Le pèse-souffrance
Certaines grandeurs sont plus aisément quantifiables que d'autres.
Imaginez qu'il soit possible, avec ces capteurs qui nous auscultent désormais en continu, de mesurer à cet instant précis la quantité cumulée de souffrance ressentie par l'ensemble des êtres vivants.
Certaines sont plus vives que d'autres me direz vous. Oui, justement, le boitier donnerait une valeur corrélée à l'intensité de la sensation vécue par l'être souffrant.
Certaines, pourtant liées à d'intolérables douleurs physiques, semblent mieux apprivoisées que d'autres, induite par leurs insidieuses soeurs psychologiques.
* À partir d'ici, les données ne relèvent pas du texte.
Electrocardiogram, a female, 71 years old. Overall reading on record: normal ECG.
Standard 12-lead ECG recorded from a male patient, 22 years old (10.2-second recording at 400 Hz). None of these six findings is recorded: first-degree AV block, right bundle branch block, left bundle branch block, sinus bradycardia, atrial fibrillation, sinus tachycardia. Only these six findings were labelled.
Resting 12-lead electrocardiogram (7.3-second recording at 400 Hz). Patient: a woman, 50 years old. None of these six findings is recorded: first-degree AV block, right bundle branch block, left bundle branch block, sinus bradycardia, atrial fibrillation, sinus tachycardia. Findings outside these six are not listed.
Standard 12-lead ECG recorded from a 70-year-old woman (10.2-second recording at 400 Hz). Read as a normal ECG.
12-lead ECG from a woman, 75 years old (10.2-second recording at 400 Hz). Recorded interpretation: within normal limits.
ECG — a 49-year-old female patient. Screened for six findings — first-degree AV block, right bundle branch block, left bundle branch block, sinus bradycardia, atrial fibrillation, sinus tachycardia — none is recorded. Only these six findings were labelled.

Pour avoir été plutôt épargné par celles-là, et traversé (plutôt : été traversé par) des océans de souffrance mentale depuis plus de soixante ans, je peux témoigner du potentiel dévastateur de celles-ci.
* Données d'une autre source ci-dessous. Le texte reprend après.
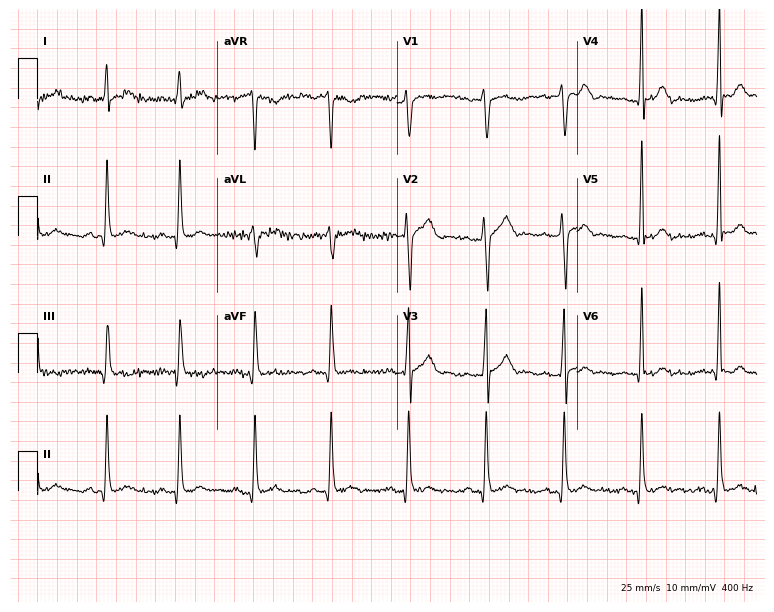
12-lead ECG from a 35-year-old man. Recorded interpretation: within normal limits.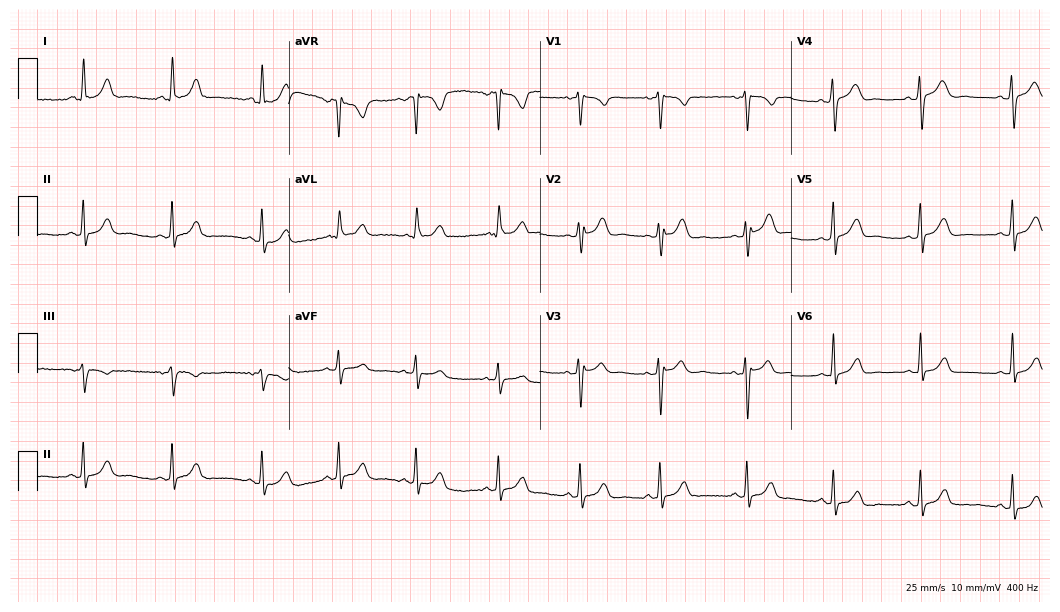
12-lead ECG (10.2-second recording at 400 Hz) from a 37-year-old female. Screened for six findings — first-degree AV block, right bundle branch block, left bundle branch block, sinus bradycardia, atrial fibrillation, sinus tachycardia — none is recorded. Findings outside these six are not listed.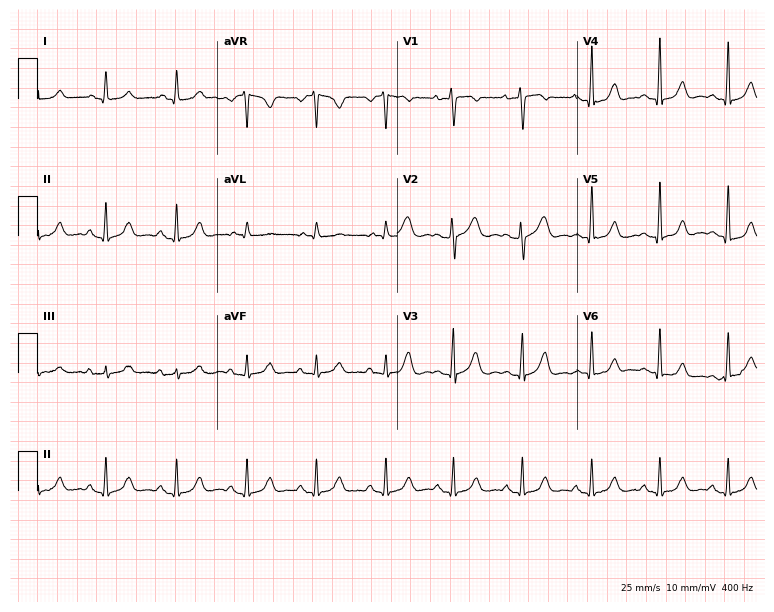
12-lead ECG from a female, 51 years old (7.3-second recording at 400 Hz). Recorded interpretation: within normal limits.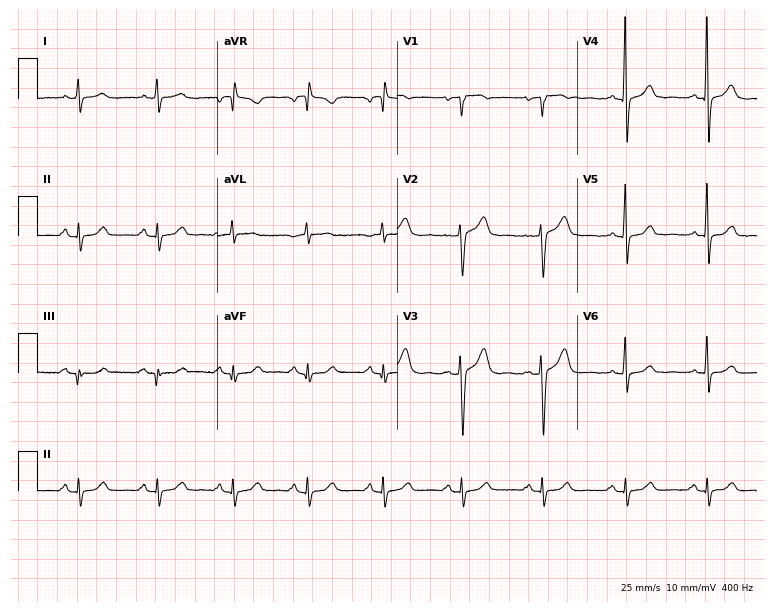
12-lead ECG from a female, 54 years old (7.3-second recording at 400 Hz). No first-degree AV block, right bundle branch block (RBBB), left bundle branch block (LBBB), sinus bradycardia, atrial fibrillation (AF) or sinus tachycardia recorded for this tracing. Only these six findings were labelled.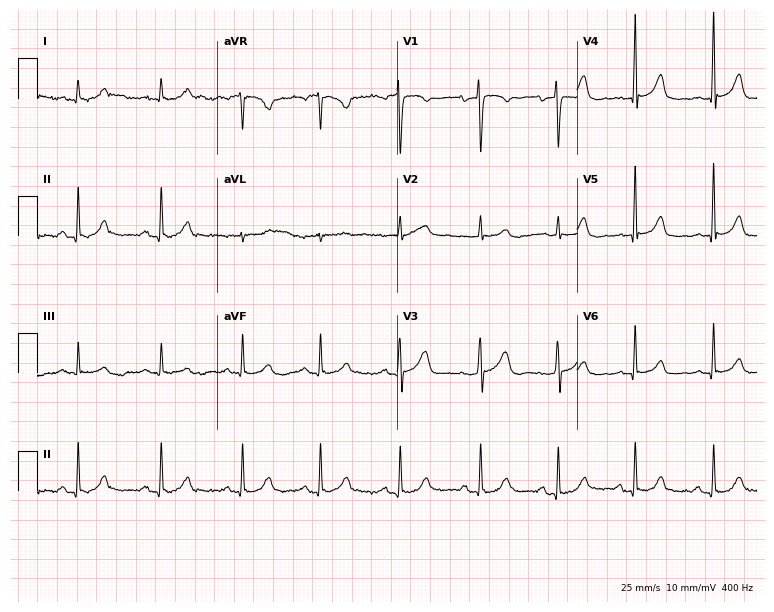
ECG — a 44-year-old male patient. Labelled as a normal ECG.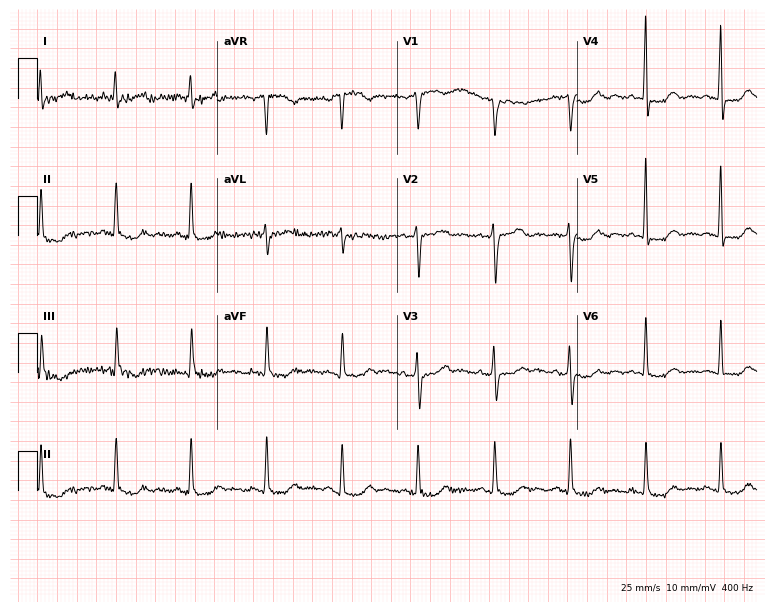
12-lead ECG from a 64-year-old female. Recorded interpretation: within normal limits.

Chaque dispositif transfèrerait son résultat à un imposant pèse-souffrance mondial. Et quotidiennement on pourrait lire ce nombre que j'imagine colossal.
C'est une idée qui m'accompagne et me perfore depuis bien longtemps. La quantité inouïe de souffrance qui règne dans le cosmos.
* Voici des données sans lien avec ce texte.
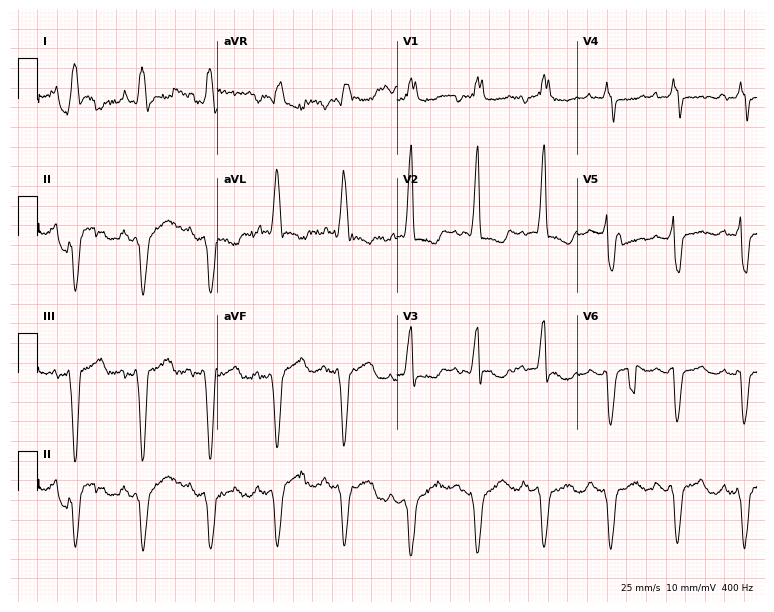
12-lead ECG from a female, 75 years old. Shows right bundle branch block.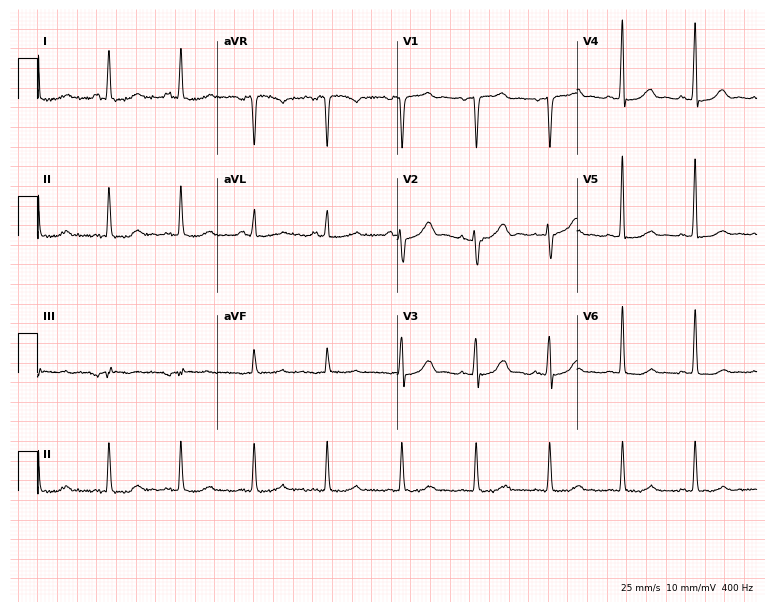
Standard 12-lead ECG recorded from a female, 67 years old. None of these six findings is recorded: first-degree AV block, right bundle branch block, left bundle branch block, sinus bradycardia, atrial fibrillation, sinus tachycardia.

On m'objectera ceci : que faites-vous de la quantité de joie qui s'exprime dans le monde au même moment ?
C'est que justement je suis convaincu que le pèse-joie fournirait un décompte bien inférieur.
Je me fous de savoir si, comme certaines traditions spirituelles l'affirment, cet amoncellement de souffrance a des vertus rédemptrices.
Je me fous des élucubrations équilaventionnistes qui prétendent que souffrance et joie "ne sont point séparables et marchent main dans la main" (Khalil Gibran).
Je me fous aussi de cette pourtant séduisante explication entropique et statistique que l'on appelle le principe d'Anna Karénine.
Renan et Einstein ont paraît-il dit que la bêtise humaine était l'une des rares choses qui pouvaient donner une idée de l'infini.
Je crois que si l'on cherchait un autre mètre-étalon pour l'infini, on devrait plutôt se tourner du côté de la souffrance du vivant à chaque seconde.
Et c'est pour cela que je classe les métiers en deux uniques catégories, ceux au service de la consolation et du soulagement, et puis tous les autres.